A GREVE*
(UNESP e CERCANIAS)
A Greve esmagará os arrogantes, os despeitados, os grileiros da universidade.
A Greve acabará com todas as neuras, picuinhas, namoricos e escorbutos.
A Greve dará um jeito na vida de doentes, docentes, discentes, dementes e ausentes, promoverá a ressurreição do Corpo.
A Greve é a grande alavanca epistemológica.
A Greve é o trunfo das nossas bibliografias, a dedicatória das nossas dissertações.
A Greve é uma nota de rodapé.
A Greve é a grande licença poética da revolução.
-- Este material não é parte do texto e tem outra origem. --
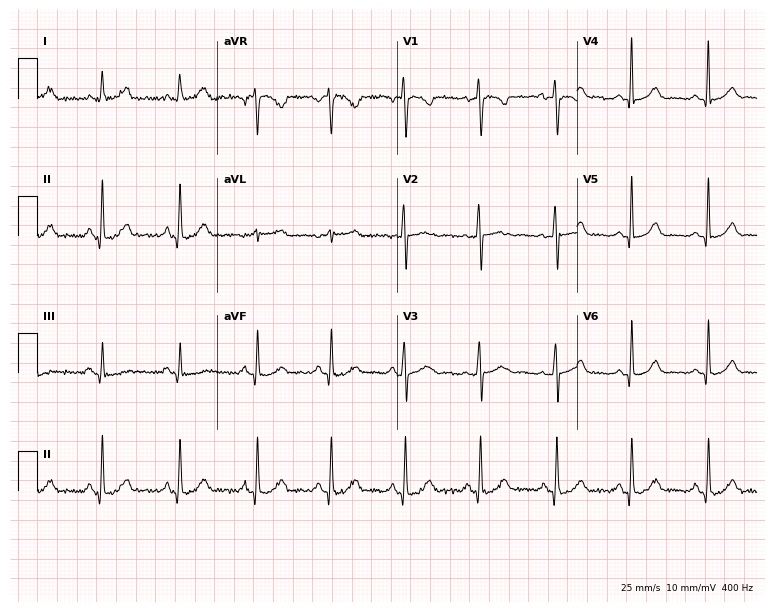
12-lead ECG from a 34-year-old female patient. Recorded interpretation: within normal limits.

A Greve deixará todo mundo de cara.
A Greve, no fundo, é chaparral e curral e coxo.
A Greve, como invenção, é maior que a roda quadrada.
A Greve serve de digestivo, sonífero, antisséptico.
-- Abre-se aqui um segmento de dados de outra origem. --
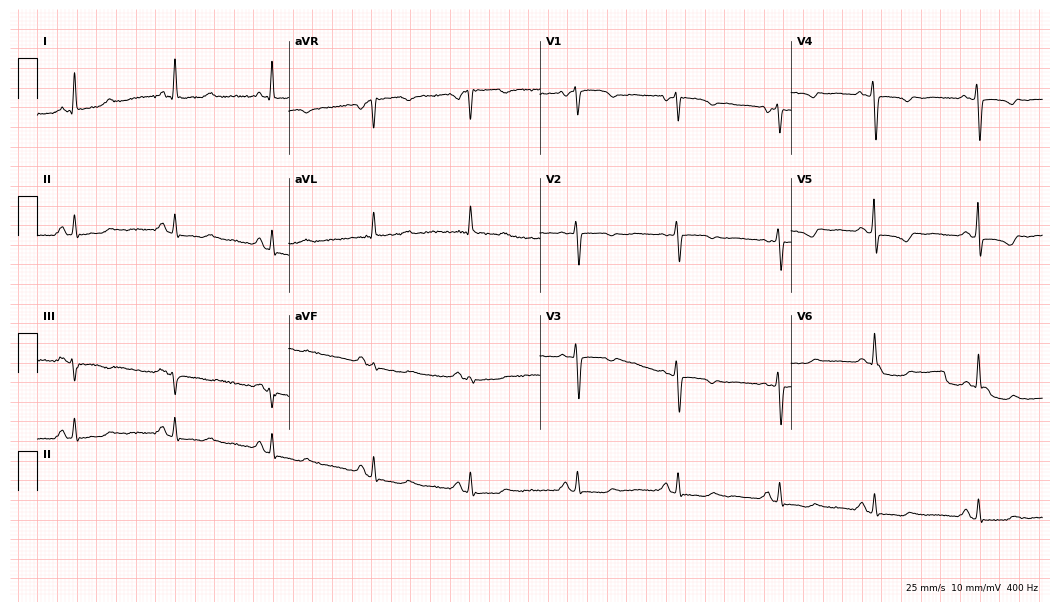
ECG — a female patient, 68 years old. Screened for six findings — first-degree AV block, right bundle branch block (RBBB), left bundle branch block (LBBB), sinus bradycardia, atrial fibrillation (AF), sinus tachycardia — none is recorded.

A Greve é o estomago, o veneno, o anídoto.
A Greve é uma imensa maquina de lavar a calçada dos poderosos.
A Greve é a grande biblioteca dos povos.
A Greve é um dever-de-casa-tamanho-família.
A Greve é o eterno playground dos perversos, o calvário dos neuróticos.
A Greve é o grande estereótipo da Classe, antitabu por excelência.
A Greve, a Grande Greve, é homeopática.
A Greve é o papel carbono da burocracia!
A Greve é um pedágio de ninguém, invenção divina, paralisação geral após sete dias.
A Greve é o diabo!
A Greve é, pasmem, materialista, racional.
A Greve é um encosto.
A Greve inaugurou o mal necessário.
A Greve é estresse, sombra e água mesma.
A Greve é profissão de fé da dialética.
A Greve é uma rede cheia de espinhos, a tal penitência da bem-aventurança!
*nota: créditos ao poeta Jean C. PORTELA; texto produzido em 1996 mas atualíssimo todavia!